Phil Wittliff (born May 1, 1948) is an American former ice hockey player, coach, and executive. Known affectionately as "Mr. Admiral", Wittlifff was involved with the Milwaukee Admirals from his days as a player starting with the 1972–73 season, until his retirement in July 2006 when he stepped away from his role as General Manager and Executive Vice President of Hockey Operations.

==Early life==
Wittliff was born on May 1, 1948, in Port Huron, Michigan. While he was born in the United States, Wittliff's mother is of Canadian descent. Wittliff was raised alongside five siblings and played football, baseball, and ice hockey growing up.

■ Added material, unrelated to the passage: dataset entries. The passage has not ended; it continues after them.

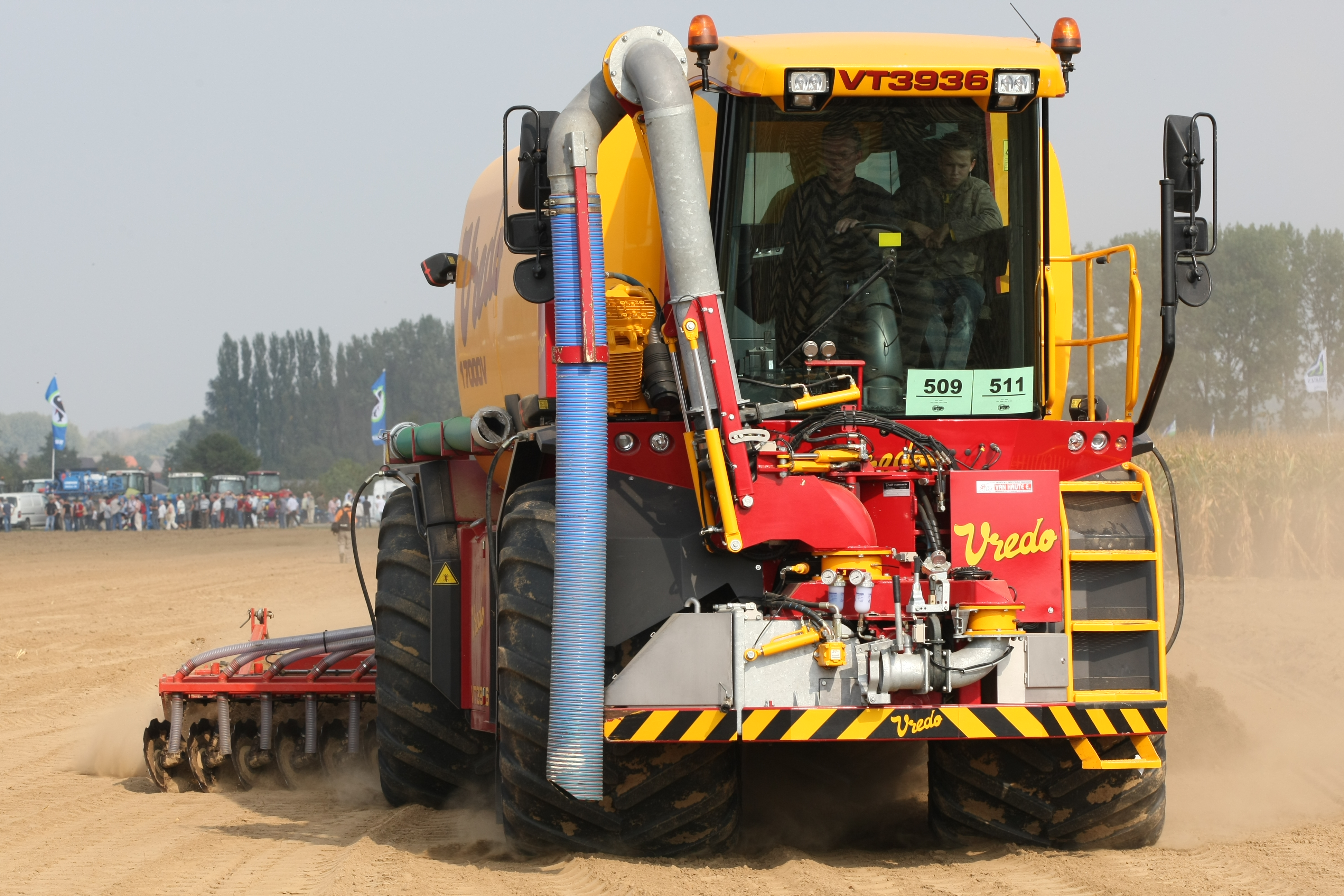 Vredo-Selbstfahrer VT3936 mit Gülletankaufbau, Werktuigendagen 2009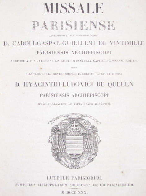 Page de garde du missel de rite parisien, publié par l'archevêque de Paris 1830 photographie personnelle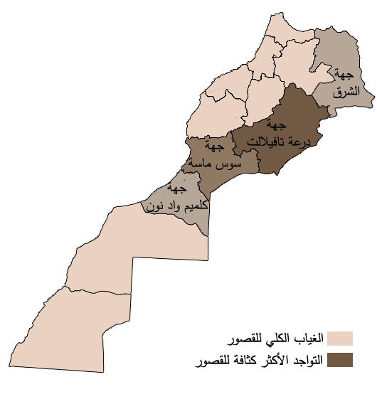 خريطة توضح الجهات التي تنتشر فيها القصور(القرى المحصّنة) في المغرب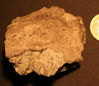 Köfelsit; Euromünze als Maßstab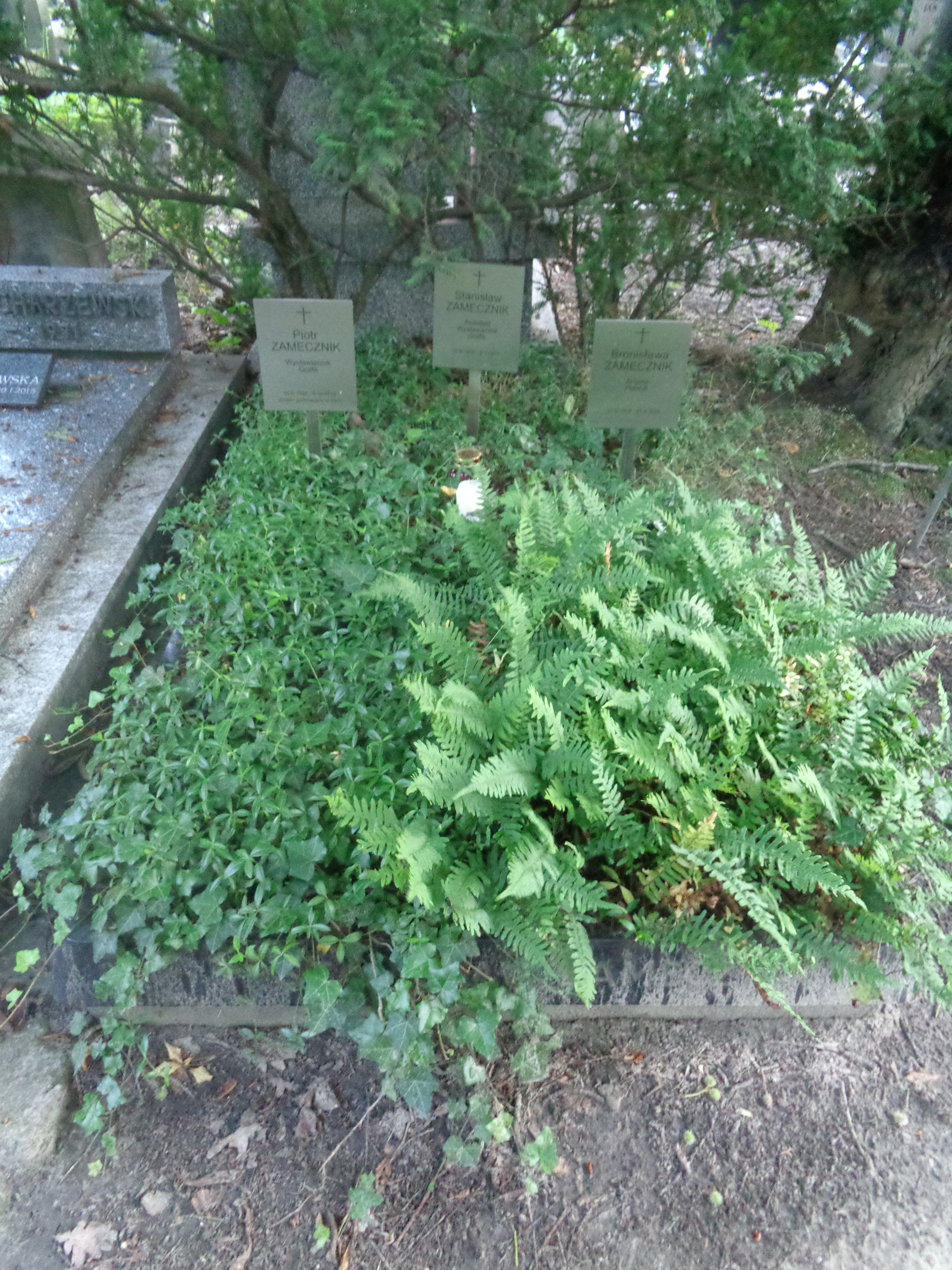 Grób Stanisawa Zamecznika na Cmentarzu Wojskowym

Both Wittliff and his brother Frank played within the Port Huron Hockey Association as youth. By the age of 12, Wittliff was playing bantam hockey, Tight end for his junior high football team, and shortstop for his Little League team.

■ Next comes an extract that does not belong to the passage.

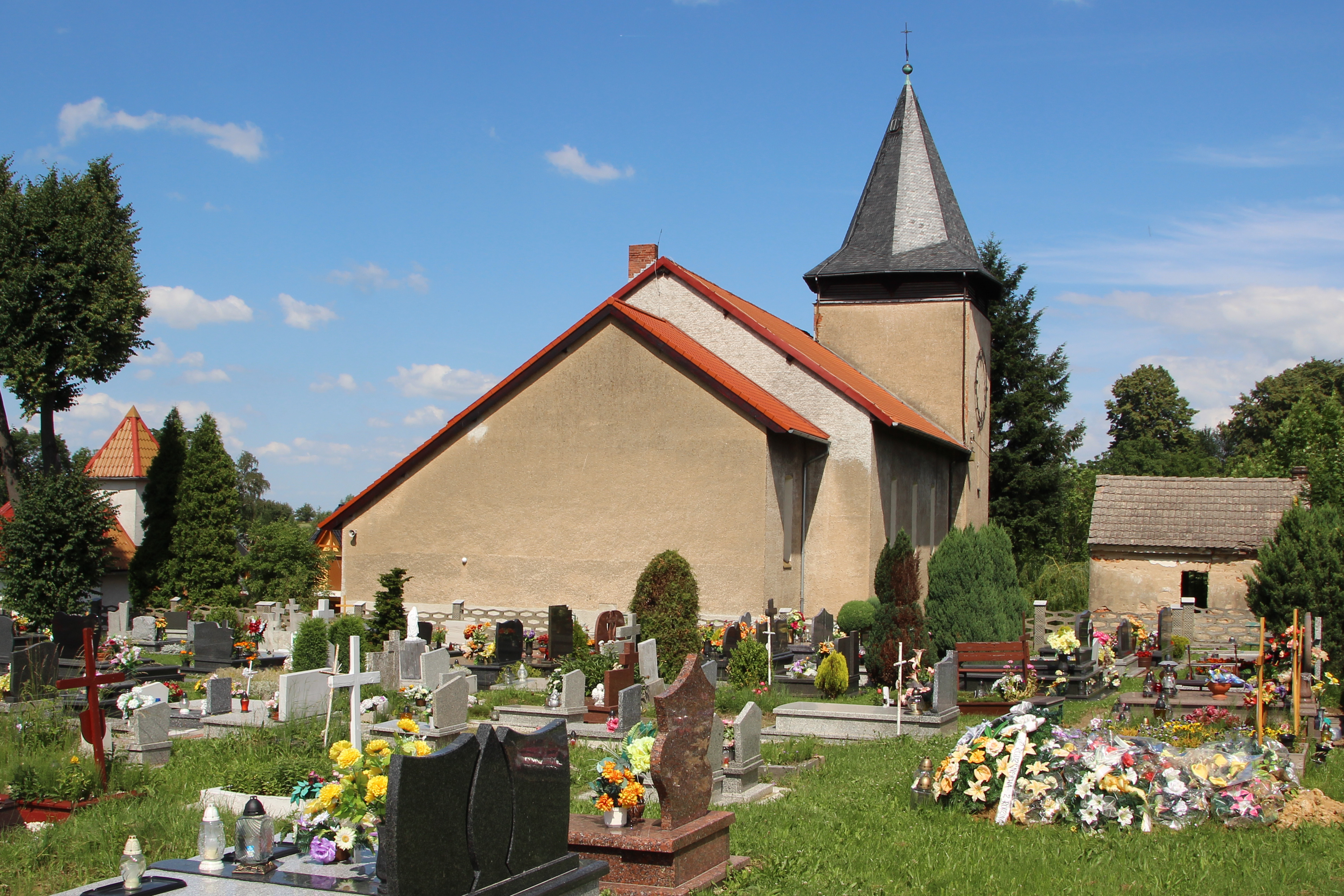 Konradów - rzymskokatolicki kościół filialny p.w. Chrystusa Króla, 1937.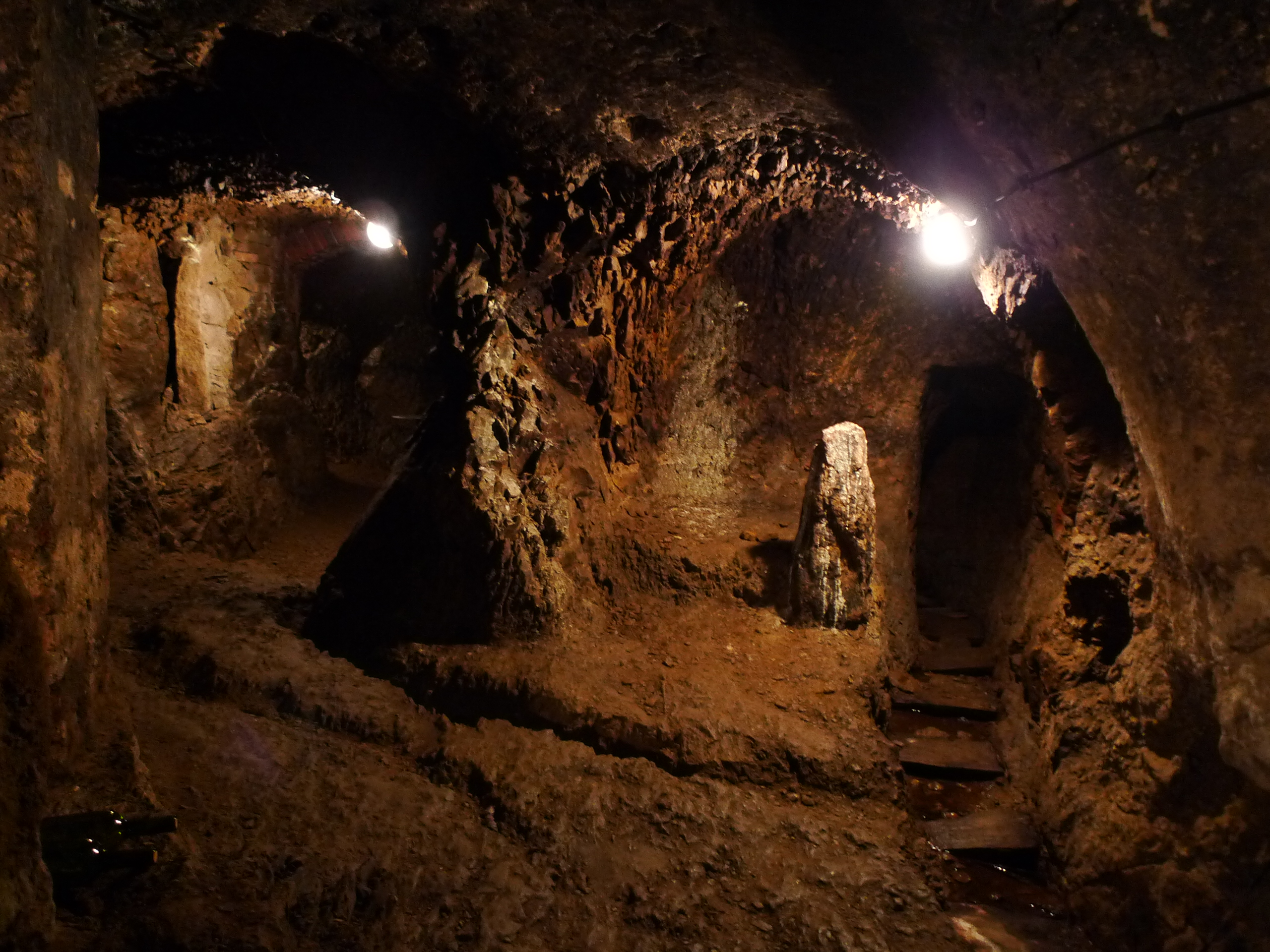 Kanalizační síť - podzemní odvodňovací systém (Slavonice), pod historickým jádrem města, Slavonice, Slavonice.

==High school and collegiate career==
Wittliff joined the Port Huron Catholic High School's varsity football team as a quarterback in his sophomore year. He helped lead the Warriors to back-to-back St. Clair Area League Championships and led the Blue Water Area in scoring with 19 touchdowns and one extra point as a senior. As such, he was also named to The Times Herald All-Blue Water Area Class B Football Team in his senior year. Outside of school, Wittliff competed with the C. Jerry Beefeaters in the Shamrock Junior "C" Hockey League.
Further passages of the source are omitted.